**Problem details**. Copy the data that follows, character for character, minus the pictures.

____________________

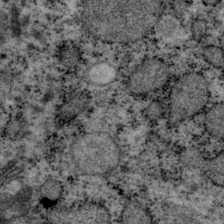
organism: P. pacificus
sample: Pharynx
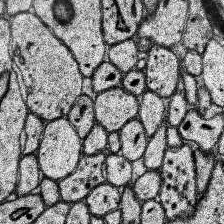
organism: Human
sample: Temporal Lobe
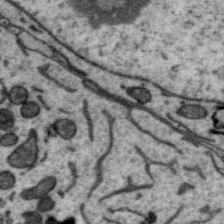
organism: Zebra finch
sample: Brain
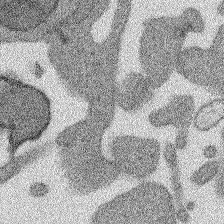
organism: Human
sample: HeLa cells
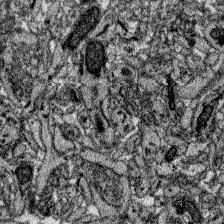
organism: Zebrafish
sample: Larval olfactory bulb
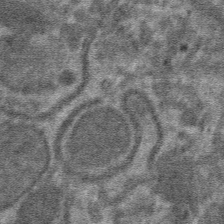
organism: Mouse
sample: Mouse hepatocytes
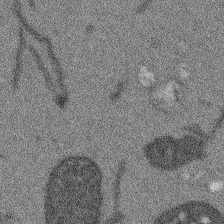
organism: Arabidopsis thaliana
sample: Root tip
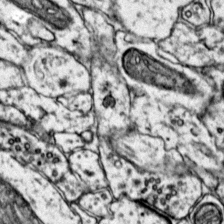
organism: Mouse
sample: Primary visual cortex
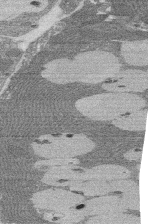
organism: Rat
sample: Salivary granule
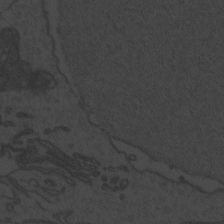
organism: Zebrafish
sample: Macrophage infected with Toxoplasma gondii
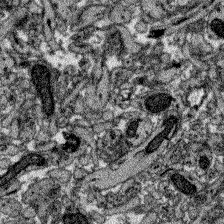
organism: Zebrafish
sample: Larval olfactory bulb
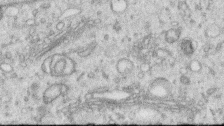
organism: Human
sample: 1205lu cells
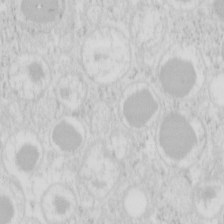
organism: Mouse
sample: Pancreas
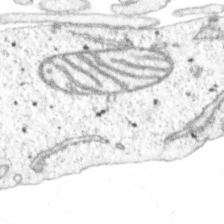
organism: Human
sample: HeLa cells
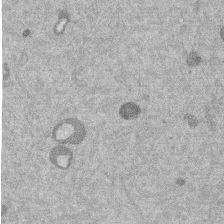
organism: Mouse
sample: Dividing mouse embryo 1 cell stage
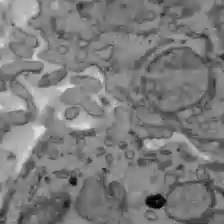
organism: C57BL Mouse
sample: Liver
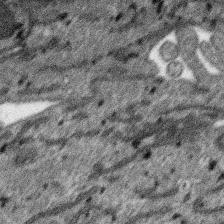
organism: Human
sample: Lung epithelial cells infected with SARS-CoV-2
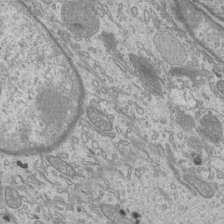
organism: Mouse
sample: Cilia; mouse epididymis
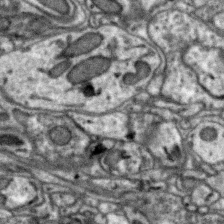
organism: Zebra finch
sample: Brain
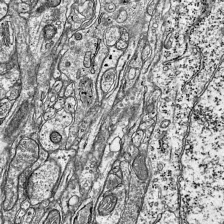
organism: Mouse
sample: Visual Cortex
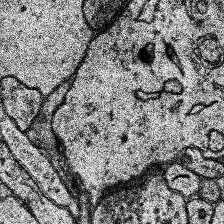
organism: Human
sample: Temporal Lobe
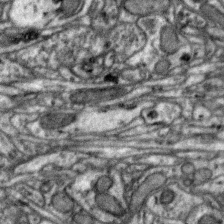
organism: Zebra finch
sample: Brain
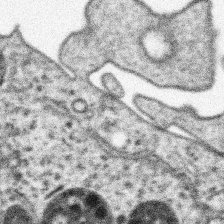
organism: Human
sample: HeLa cells
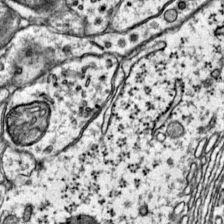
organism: Mouse
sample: Primary visual cortex
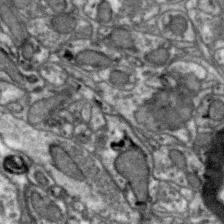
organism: Zebra finch
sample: Brain
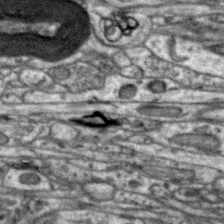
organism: Zebra finch
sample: Brain
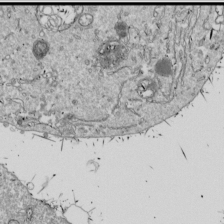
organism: Drosophila
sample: Cell division; meiosis; drosophila spermatocytes
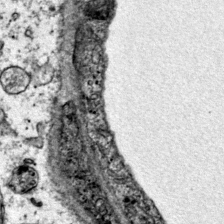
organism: Mouse
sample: Primary visual cortex
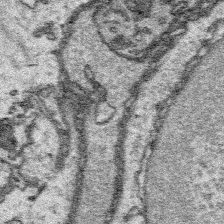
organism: Platynereis dumerilii
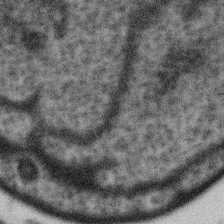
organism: Gemmata obscuriglobus
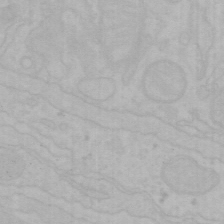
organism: Mouse
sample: Choroid plexus
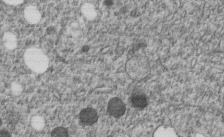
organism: C. elegans
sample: C. elegans embryo early stage
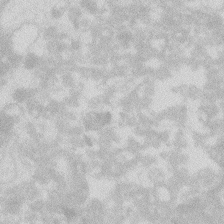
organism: Zebrafish
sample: Macrophage
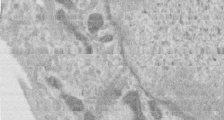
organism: Human
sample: Centriole in RPE cells
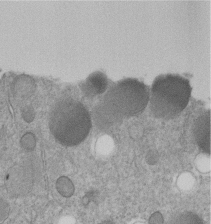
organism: C. elegans
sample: C. elegans embryo early stage
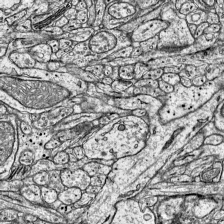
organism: Mouse
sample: Visual Cortex
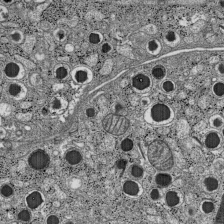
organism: C57BL Mouse
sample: Pancreatic islet
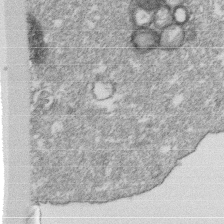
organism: African green monkey
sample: Vero E6 cells infected with SARS-CoV-2
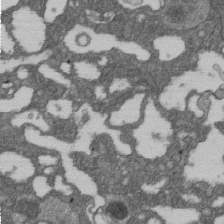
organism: Drosophila
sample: Nephrocyte
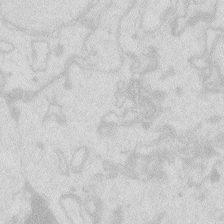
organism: Zebrafish
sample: Macrophage
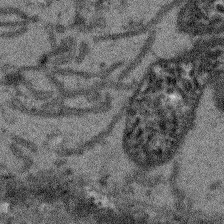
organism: Arabidopsis thaliana
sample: Root tip
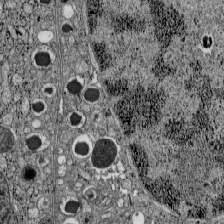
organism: C57BL Mouse
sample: Pancreatic islet
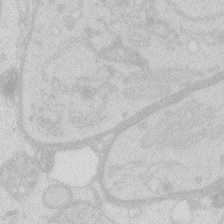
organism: Zebrafish
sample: Macrophage
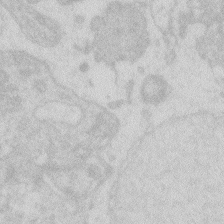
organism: Zebrafish
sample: Macrophage
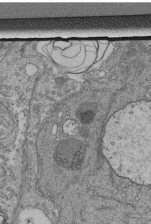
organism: Human
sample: Retinal organoid Rod and Cone cells
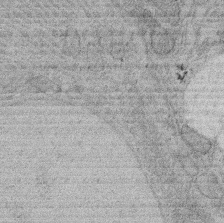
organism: Rat
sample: Salivary granule
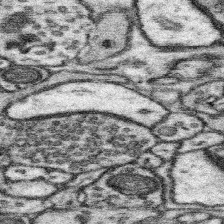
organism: Mouse
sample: Somatosensory cortex neuropil
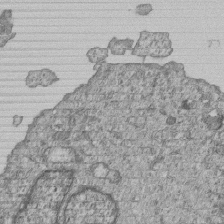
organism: Human
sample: MDA-MB-231 cells
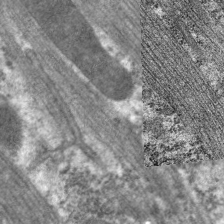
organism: C. elegans
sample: Pharynx
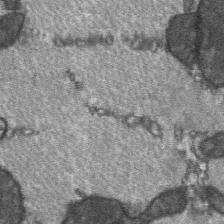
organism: C57BL Mouse
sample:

____________________

**Solution to the exercise**.
organism: P. pacificus
sample: Pharynx
organism: Human
sample: Temporal Lobe
organism: Zebra finch
sample: Brain
organism: Human
sample: HeLa cells
organism: Zebrafish
sample: Larval olfactory bulb
organism: Mouse
sample: Mouse hepatocytes
organism: Arabidopsis thaliana
sample: Root tip
organism: Mouse
sample: Primary visual cortex
organism: Rat
sample: Salivary granule
organism: Zebrafish
sample: Macrophage infected with Toxoplasma gondii
organism: Zebrafish
sample: Larval olfactory bulb
organism: Human
sample: 1205lu cells
organism: Mouse
sample: Pancreas
organism: Human
sample: HeLa cells
organism: Mouse
sample: Dividing mouse embryo 1 cell stage
organism: C57BL Mouse
sample: Liver
organism: Human
sample: Lung epithelial cells infected with SARS-CoV-2
organism: Mouse
sample: Cilia; mouse epididymis
organism: Zebra finch
sample: Brain
organism: Mouse
sample: Visual Cortex
organism: Human
sample: Temporal Lobe
organism: Zebra finch
sample: Brain
organism: Human
sample: HeLa cells
organism: Mouse
sample: Primary visual cortex
organism: Zebra finch
sample: Brain
organism: Zebra finch
sample: Brain
organism: Drosophila
sample: Cell division; meiosis; drosophila spermatocytes
organism: Mouse
sample: Primary visual cortex
organism: Platynereis dumerilii
organism: Gemmata obscuriglobus
organism: Mouse
sample: Choroid plexus
organism: C. elegans
sample: C. elegans embryo early stage
organism: Zebrafish
sample: Macrophage
organism: Human
sample: Centriole in RPE cells
organism: C. elegans
sample: C. elegans embryo early stage
organism: Mouse
sample: Visual Cortex
organism: C57BL Mouse
sample: Pancreatic islet
organism: African green monkey
sample: Vero E6 cells infected with SARS-CoV-2
organism: Drosophila
sample: Nephrocyte
organism: Zebrafish
sample: Macrophage
organism: Arabidopsis thaliana
sample: Root tip
organism: C57BL Mouse
sample: Pancreatic islet
organism: Zebrafish
sample: Macrophage
organism: Zebrafish
sample: Macrophage
organism: Human
sample: Retinal organoid Rod and Cone cells
organism: Rat
sample: Salivary granule
organism: Mouse
sample: Somatosensory cortex neuropil
organism: Human
sample: MDA-MB-231 cells
organism: C. elegans
sample: Pharynx
organism: C57BL Mouse
sample:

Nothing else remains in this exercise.